I have to start this post with a disclaimer: I absolutely adore my job. In fact, Amélie is snuggled up against me right now and it’s quite nice. We’re sitting on the couch, and she’s drawing and “writing” in her new little Moleskine notebook. Kai is still at school, and we’re taking advantage of the rainy weather to be lazy around the house.
Lately, however, I’ve been starting to relate to the laments of some parents who feel a sort of mental regression because they spend so much time with their children. This is not because I spend so much time with my charges that I don’t have time to socialize with people of my own age; I do have time. It’s not because the parents of my charges exploit my lack of a social life and make me work all the time; they don’t. In fact, I could hardly ask for more respectful and understanding employers. It’s not because I have so much homework that I must chain myself to my textbooks and laptop every night after work; that’s not the case either.
The problem is that, living in my small hometown, it really wouldn’t matter if I had unlimited free time because I have surprisingly few occasions to actually go anywhere.
Sure, I make an effort to spend as much time in a downtown coffee shop as I can, bringing along some homework or the kids, and I indulge in watching a movie or television a couple of times each week. Most of my amusement seems to come from cooking dinner for my family. They are a more than willing audience and of course I love them dearly, but dinner parties with Mama, Papa and Hannah are, well, getting a bit old.
The blurry line I draw between work and pleasure makes me feel like I never really get to experience either. I have trouble focusing on homework because I’m so in need of a bit of fun, and I can’t really unwind because they only places I have in which to do it are in the same locales where I’m likely to be found doing homework or hanging out with the kids.

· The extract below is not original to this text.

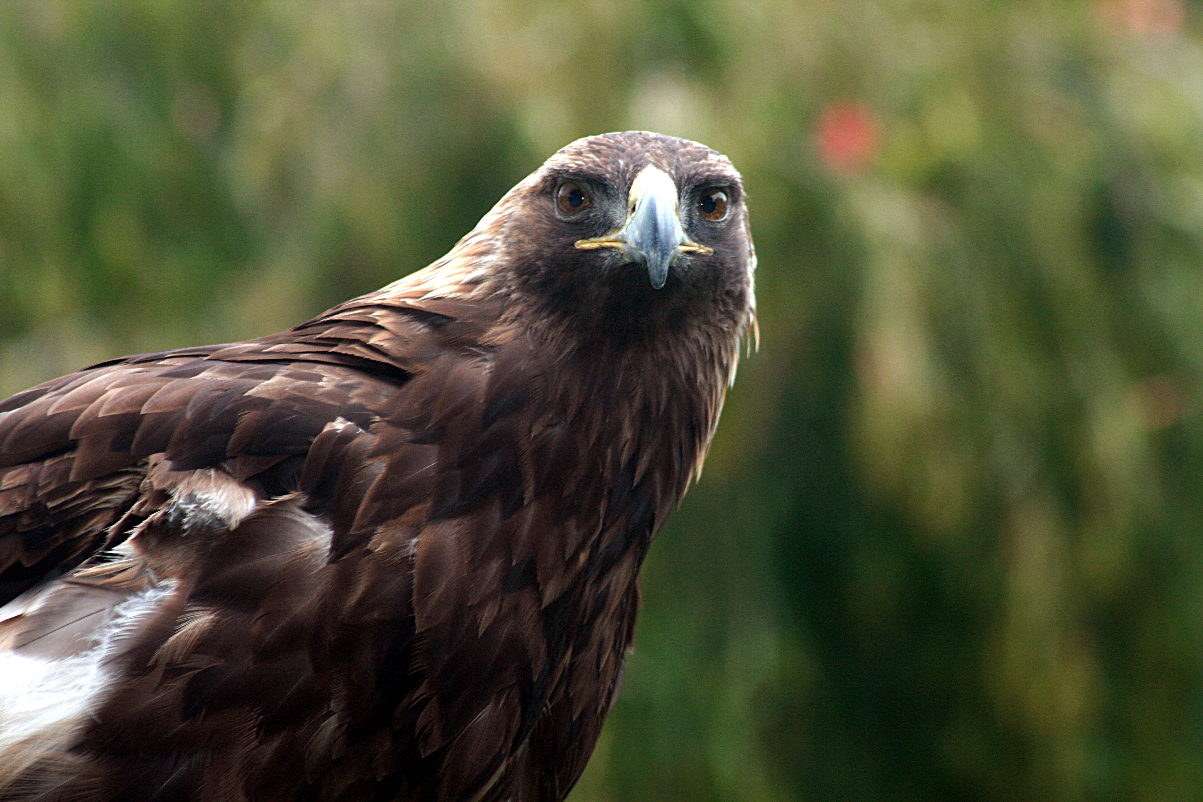 Golden Eagle
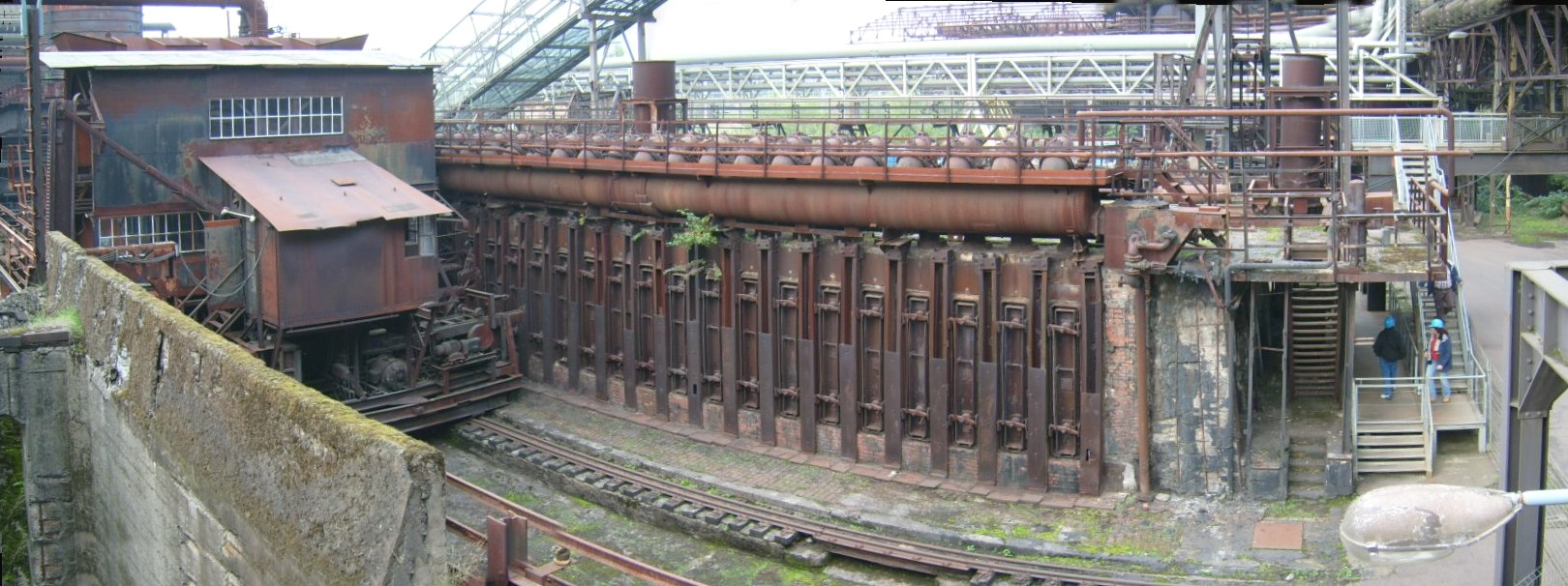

Even though I often wear skirts and dresses and maybe even a bit of lipstick to work, it’s more of an attempt to make myself feel like I have a legitimate, grown-up job than out of necessity. It’s not like Kai and Amélie notice any difference between when I show up in a silk skirt and cowboy boots and when I wear torn jeans and a tee shirt.
I’m desperate for an occasion that requires wearing a pair of heels and a bit of makeup. I keep telling myself that giving myself a bit of grown-up time might make it easier for me to concentrate on school work when I need to, and it would probably make me a more pleasant person to be around, whether the people I’m spending time with are Kai and Amélie or my family. The only problem is, I don’t have any excuse to go out, or anywhere to go if I did.
But, you know, I’m just complaining. So don’t mind little ol’ me.